*ASSIGNED TASK*. State the count of lines below featuring the word "cells", and write nothing further.
* * *
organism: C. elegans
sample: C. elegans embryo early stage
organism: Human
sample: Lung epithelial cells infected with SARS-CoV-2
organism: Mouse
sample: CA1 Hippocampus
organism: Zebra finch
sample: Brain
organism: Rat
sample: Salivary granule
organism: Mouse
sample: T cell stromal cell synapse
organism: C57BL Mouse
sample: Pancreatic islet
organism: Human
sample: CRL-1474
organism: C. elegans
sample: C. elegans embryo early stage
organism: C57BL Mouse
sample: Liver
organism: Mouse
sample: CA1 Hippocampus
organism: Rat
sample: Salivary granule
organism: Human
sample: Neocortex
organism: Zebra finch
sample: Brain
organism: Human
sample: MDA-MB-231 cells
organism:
* * *
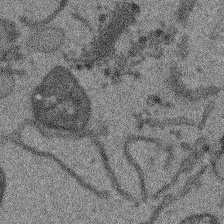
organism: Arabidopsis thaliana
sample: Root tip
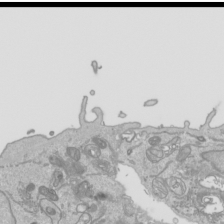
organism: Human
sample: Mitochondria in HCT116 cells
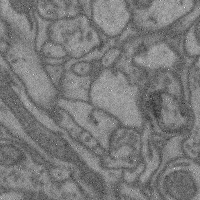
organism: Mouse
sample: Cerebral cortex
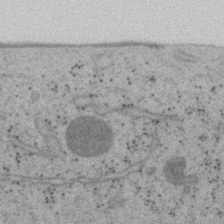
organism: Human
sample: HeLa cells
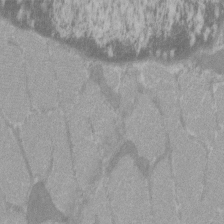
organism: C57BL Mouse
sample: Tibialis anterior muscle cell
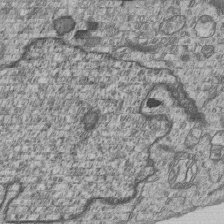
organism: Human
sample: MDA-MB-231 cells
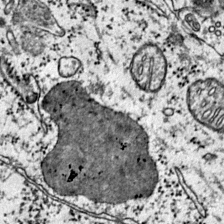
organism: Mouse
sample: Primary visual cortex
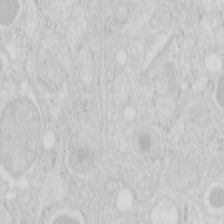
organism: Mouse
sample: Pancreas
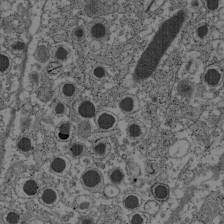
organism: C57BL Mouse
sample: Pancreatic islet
* * *
*RESULT FOR THIS TASK*. 5